Deciphering the Relevance of Quantum Confinement in the Optoelectronics of CsPbBr₃ Perovskite Nanostructures

Behera

et al. 2023

J. Phys. Chem. Lett.

Perovskites (PVKs) have emerged as an exciting class of semiconducting materials owing to their magnificent photophysical properties and been used in solar cells, lightemitting diodes, photodetectors, etc. The growth of multidimensional nanostructures has revealed many exciting alterations in their optoelectronic properties compared to those of their bulk counterparts.

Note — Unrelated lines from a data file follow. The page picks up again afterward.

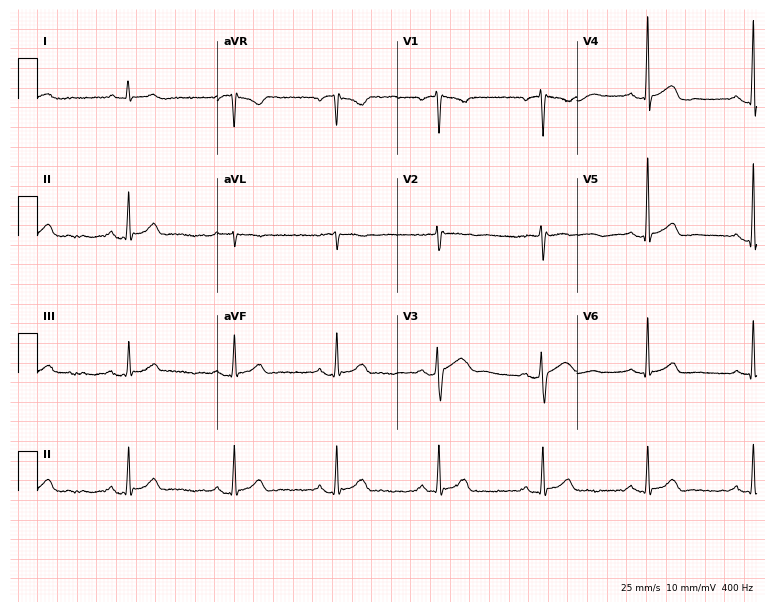
Electrocardiogram, a male, 46 years old. Overall reading on record: normal ECG.
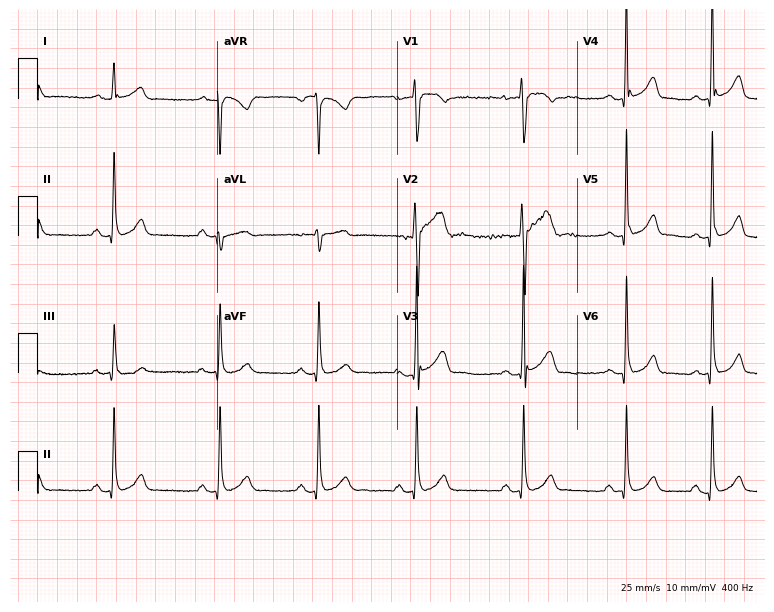
Electrocardiogram, a 20-year-old male patient. Of the six screened findings (first-degree AV block, right bundle branch block, left bundle branch block, sinus bradycardia, atrial fibrillation, sinus tachycardia), none is recorded. Other findings, if any, are not listed.
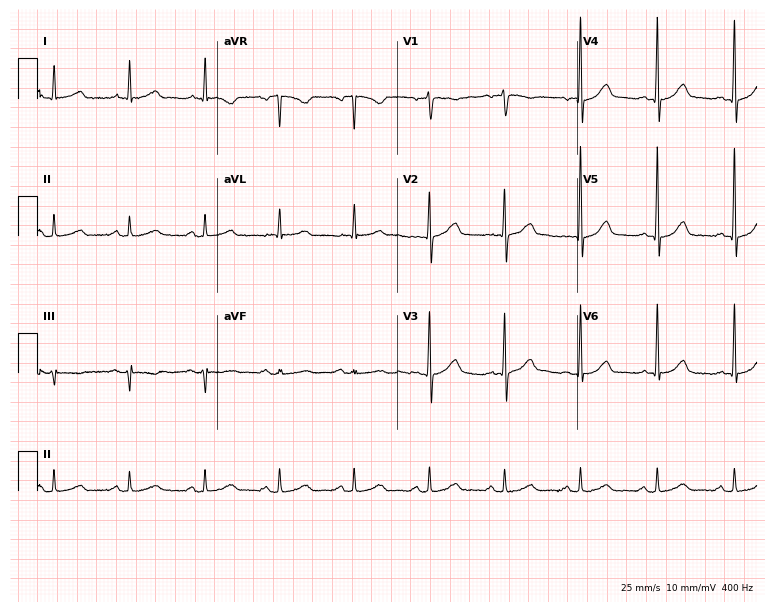
Electrocardiogram (7.3-second recording at 400 Hz), a 65-year-old man. Overall reading on record: normal ECG.
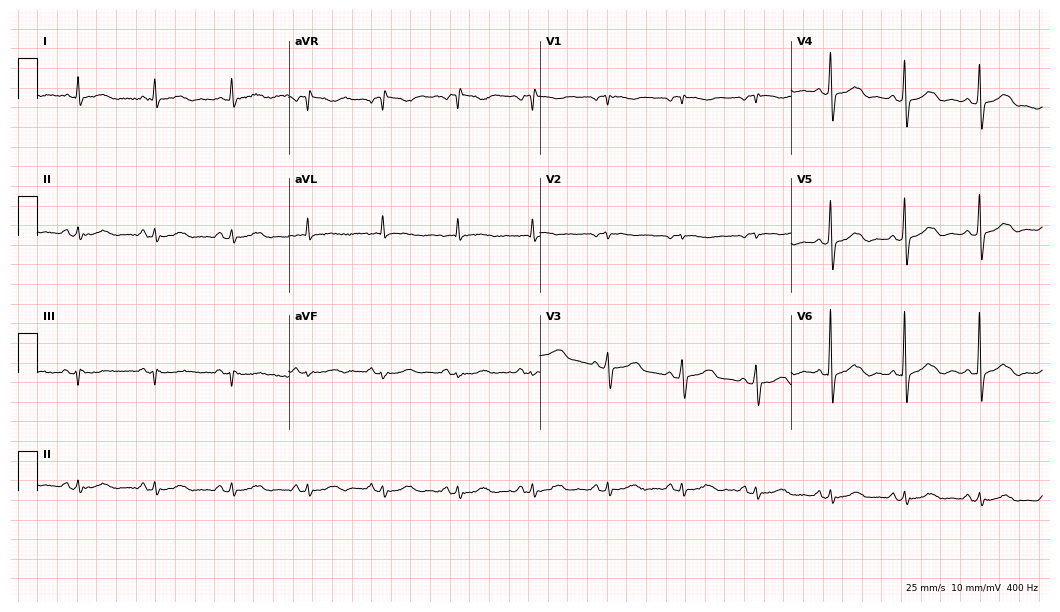
12-lead ECG from a female, 60 years old. Screened for six findings — first-degree AV block, right bundle branch block, left bundle branch block, sinus bradycardia, atrial fibrillation, sinus tachycardia — none is recorded. Findings outside these six are not listed.
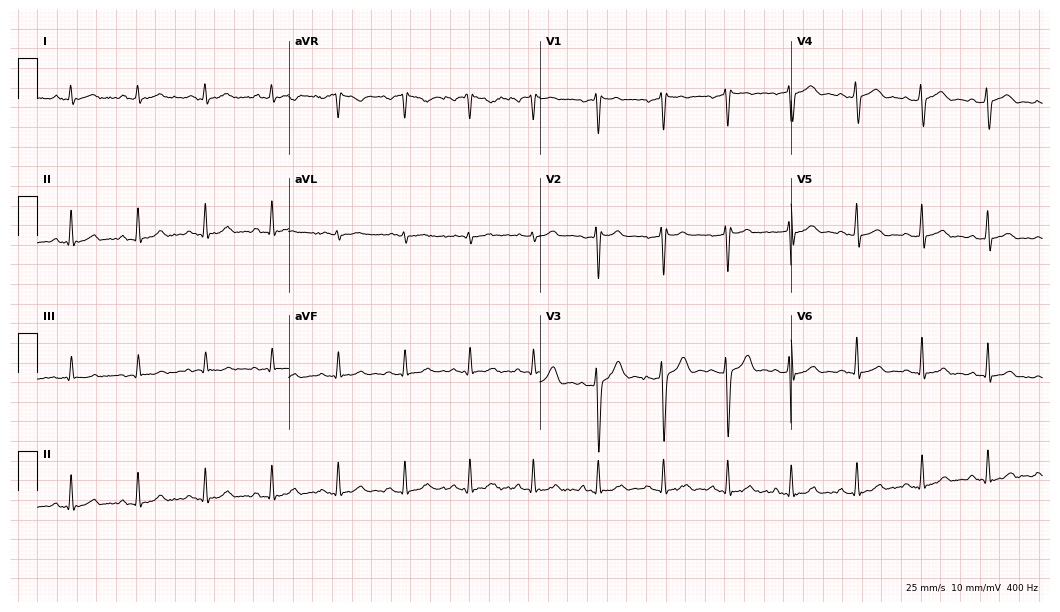
ECG — a male, 38 years old. Labelled as a normal ECG.
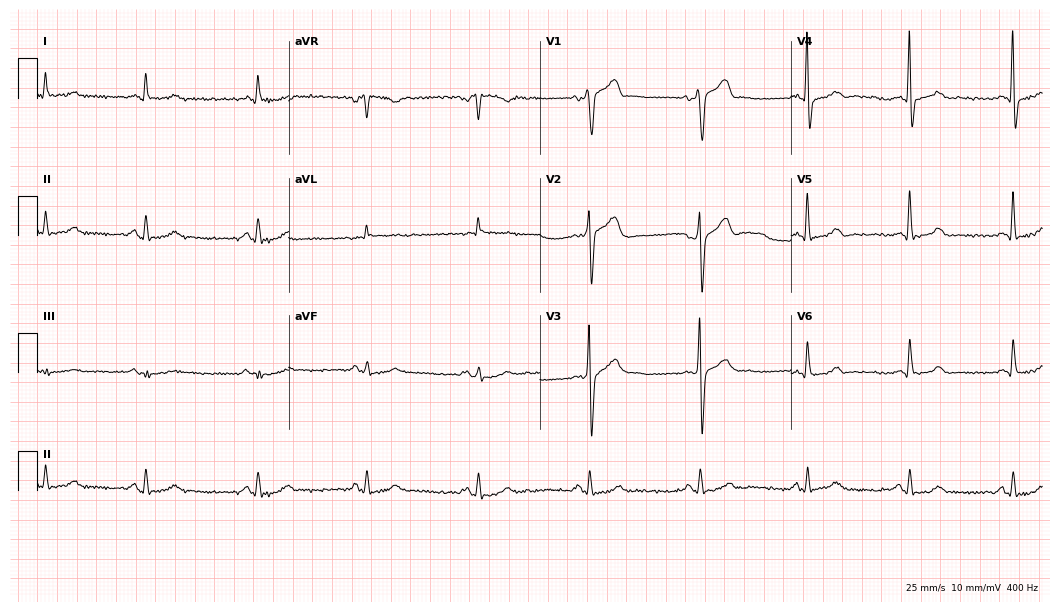
12-lead ECG from a 60-year-old man. Screened for six findings — first-degree AV block, right bundle branch block, left bundle branch block, sinus bradycardia, atrial fibrillation, sinus tachycardia — none is recorded. Findings outside these six are not listed.

In this work, we have spotlighted the influence of quantum confinement in CsPbBr 3 PVKs like the quantum dot (PQD), nanoplatelet (PNPL), and nanorod (PNR) on their charge transfer (CT) dynamics with 1,4-naphthoquinone (NPQ). The energy band alignment facilitates the transfer of both electrons and holes in the PNPL to NPQ, enhancing its CT rate, while only electron transfer in the PQD and PNR diminishes CT. The tunneling current across a metal−nanostructure−metal junction for the PNPL is observed to be higher than others. The higher exciton binding energy in the PNPL results in efficient charge transport by enhancing the mobility of the excited-state carrier and its lifetime compared to those of the PNR and PQD.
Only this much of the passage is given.